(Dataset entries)
********************
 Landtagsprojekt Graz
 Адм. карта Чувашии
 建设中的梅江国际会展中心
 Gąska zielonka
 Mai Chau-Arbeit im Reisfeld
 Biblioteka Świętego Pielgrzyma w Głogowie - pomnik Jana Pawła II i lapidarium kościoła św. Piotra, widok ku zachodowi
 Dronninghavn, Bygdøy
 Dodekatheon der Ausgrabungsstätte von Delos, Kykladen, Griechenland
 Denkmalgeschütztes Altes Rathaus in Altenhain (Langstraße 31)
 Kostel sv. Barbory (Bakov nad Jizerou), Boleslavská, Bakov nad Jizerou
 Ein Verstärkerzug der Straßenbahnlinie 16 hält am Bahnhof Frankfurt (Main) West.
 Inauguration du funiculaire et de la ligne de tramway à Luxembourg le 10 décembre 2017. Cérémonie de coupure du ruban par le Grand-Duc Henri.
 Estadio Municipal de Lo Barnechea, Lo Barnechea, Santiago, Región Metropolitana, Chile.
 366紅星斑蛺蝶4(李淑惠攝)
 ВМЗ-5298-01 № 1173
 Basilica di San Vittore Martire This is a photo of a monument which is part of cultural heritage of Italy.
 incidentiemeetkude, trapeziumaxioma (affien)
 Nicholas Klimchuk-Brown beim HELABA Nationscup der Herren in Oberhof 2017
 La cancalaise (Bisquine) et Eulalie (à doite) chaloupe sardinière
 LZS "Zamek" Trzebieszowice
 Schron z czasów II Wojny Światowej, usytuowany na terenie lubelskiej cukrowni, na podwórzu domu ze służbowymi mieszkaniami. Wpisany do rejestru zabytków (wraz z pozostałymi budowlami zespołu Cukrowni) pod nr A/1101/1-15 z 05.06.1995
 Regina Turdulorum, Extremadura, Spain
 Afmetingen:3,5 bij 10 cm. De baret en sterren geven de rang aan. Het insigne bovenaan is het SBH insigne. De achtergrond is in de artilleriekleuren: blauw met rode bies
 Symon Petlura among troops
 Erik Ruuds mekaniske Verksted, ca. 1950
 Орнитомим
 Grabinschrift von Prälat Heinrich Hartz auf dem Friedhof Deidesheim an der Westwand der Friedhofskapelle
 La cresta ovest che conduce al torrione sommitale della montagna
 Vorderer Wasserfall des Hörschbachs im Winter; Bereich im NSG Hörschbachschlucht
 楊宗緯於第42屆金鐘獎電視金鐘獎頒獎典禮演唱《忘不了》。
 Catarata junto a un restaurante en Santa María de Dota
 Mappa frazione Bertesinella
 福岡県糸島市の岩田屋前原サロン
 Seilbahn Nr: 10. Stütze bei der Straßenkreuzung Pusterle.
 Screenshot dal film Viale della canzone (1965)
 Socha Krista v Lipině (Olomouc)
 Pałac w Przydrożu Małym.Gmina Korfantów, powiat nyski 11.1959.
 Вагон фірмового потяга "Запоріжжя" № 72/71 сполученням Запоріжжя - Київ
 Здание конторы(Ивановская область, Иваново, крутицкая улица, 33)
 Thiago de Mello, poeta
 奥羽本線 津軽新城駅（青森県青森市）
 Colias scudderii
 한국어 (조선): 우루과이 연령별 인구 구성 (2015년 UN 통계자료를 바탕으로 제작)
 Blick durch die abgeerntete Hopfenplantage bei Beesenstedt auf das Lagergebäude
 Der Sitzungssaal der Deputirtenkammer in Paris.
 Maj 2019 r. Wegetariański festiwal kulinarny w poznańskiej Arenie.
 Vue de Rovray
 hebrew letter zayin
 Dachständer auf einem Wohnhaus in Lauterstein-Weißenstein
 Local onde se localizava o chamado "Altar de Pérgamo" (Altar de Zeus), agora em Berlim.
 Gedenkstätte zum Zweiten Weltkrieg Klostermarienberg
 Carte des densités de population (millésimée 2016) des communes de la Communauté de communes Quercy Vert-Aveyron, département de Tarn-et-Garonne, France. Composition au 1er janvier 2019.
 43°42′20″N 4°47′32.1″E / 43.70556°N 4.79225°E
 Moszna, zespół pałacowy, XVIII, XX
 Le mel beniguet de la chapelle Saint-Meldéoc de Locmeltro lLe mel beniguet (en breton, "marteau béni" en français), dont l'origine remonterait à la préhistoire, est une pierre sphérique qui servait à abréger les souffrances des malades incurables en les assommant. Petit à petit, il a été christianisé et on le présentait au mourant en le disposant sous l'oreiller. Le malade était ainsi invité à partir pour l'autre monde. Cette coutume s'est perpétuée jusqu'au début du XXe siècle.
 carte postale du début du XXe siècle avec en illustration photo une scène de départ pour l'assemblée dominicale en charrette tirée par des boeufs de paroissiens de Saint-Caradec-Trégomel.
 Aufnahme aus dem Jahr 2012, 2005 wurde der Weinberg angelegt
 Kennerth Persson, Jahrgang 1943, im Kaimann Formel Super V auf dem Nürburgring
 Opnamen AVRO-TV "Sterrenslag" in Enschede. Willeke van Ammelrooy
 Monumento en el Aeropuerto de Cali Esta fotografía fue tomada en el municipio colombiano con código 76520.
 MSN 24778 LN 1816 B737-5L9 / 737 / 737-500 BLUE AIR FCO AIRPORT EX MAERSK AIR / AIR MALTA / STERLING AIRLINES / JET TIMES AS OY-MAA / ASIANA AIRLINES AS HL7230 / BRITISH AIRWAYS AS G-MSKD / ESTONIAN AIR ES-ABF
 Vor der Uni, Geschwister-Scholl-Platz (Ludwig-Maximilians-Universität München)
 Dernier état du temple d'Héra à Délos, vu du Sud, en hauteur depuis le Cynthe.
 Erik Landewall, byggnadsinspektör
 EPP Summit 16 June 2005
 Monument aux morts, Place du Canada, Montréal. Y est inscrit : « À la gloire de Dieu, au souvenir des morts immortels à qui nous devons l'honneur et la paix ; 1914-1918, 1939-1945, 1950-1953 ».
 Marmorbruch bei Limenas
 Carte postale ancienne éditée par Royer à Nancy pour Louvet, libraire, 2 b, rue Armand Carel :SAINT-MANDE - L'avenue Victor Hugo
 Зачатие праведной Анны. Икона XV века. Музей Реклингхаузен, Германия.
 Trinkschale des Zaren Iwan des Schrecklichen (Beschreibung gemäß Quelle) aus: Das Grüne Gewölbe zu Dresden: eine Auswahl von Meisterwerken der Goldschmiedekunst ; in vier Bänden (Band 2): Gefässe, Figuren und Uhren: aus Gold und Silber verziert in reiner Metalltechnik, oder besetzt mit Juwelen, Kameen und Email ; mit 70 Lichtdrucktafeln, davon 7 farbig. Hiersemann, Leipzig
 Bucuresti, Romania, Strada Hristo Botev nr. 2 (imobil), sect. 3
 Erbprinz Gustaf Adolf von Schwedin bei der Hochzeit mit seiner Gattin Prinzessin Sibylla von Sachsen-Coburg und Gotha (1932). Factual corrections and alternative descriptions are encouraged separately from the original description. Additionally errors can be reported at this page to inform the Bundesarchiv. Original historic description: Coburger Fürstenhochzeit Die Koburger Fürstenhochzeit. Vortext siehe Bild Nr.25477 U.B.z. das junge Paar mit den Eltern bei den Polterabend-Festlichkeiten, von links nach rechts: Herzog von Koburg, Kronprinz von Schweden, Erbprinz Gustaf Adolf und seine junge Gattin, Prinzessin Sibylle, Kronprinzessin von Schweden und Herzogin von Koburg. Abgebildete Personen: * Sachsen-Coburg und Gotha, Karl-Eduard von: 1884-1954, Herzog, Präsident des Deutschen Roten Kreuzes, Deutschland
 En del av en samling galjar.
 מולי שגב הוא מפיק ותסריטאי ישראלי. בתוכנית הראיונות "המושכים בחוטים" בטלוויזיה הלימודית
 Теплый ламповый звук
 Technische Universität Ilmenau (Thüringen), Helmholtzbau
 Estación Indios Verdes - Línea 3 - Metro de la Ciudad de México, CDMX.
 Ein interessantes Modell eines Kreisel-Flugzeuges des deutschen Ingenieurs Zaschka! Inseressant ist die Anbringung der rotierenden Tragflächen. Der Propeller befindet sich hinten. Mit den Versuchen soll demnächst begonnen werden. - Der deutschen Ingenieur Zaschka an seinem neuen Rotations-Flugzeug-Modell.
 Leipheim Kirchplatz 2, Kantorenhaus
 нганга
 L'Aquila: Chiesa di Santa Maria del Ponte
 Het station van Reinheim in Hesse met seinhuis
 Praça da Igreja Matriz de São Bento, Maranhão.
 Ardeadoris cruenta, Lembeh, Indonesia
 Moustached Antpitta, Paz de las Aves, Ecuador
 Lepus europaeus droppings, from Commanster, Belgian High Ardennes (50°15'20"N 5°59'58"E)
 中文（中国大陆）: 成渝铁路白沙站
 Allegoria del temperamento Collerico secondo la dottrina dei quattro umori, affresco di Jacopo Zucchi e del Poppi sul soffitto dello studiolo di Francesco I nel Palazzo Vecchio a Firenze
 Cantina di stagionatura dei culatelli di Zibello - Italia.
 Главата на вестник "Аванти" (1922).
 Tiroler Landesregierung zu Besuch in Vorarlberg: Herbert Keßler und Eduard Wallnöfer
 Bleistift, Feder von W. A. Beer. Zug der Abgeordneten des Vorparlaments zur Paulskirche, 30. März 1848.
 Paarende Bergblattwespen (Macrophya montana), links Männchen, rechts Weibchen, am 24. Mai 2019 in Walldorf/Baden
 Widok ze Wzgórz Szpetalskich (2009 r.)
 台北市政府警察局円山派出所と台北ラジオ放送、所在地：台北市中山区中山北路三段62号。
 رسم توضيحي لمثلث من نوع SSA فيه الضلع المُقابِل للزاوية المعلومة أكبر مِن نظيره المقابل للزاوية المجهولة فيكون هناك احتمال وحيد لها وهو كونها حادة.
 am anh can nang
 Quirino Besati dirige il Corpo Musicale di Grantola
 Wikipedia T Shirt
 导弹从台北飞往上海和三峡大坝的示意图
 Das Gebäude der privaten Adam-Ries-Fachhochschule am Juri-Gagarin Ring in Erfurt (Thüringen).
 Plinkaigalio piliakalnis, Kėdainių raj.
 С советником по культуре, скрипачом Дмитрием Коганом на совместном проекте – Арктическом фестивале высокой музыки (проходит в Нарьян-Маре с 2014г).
********************
Identify all lines in the records above with the word "siècle".

-- YOUR RESPONSE --
 Le mel beniguet de la chapelle Saint-Meldéoc de Locmeltro lLe mel beniguet (en breton, "marteau béni" en français), dont l'origine remonterait à la préhistoire, est une pierre sphérique qui servait à abréger les souffrances des malades incurables en les assommant. Petit à petit, il a été christianisé et on le présentait au mourant en le disposant sous l'oreiller. Le malade était ainsi invité à partir pour l'autre monde. Cette coutume s'est perpétuée jusqu'au début du XXe siècle.
 carte postale du début du XXe siècle avec en illustration photo une scène de départ pour l'assemblée dominicale en charrette tirée par des boeufs de paroissiens de Saint-Caradec-Trégomel.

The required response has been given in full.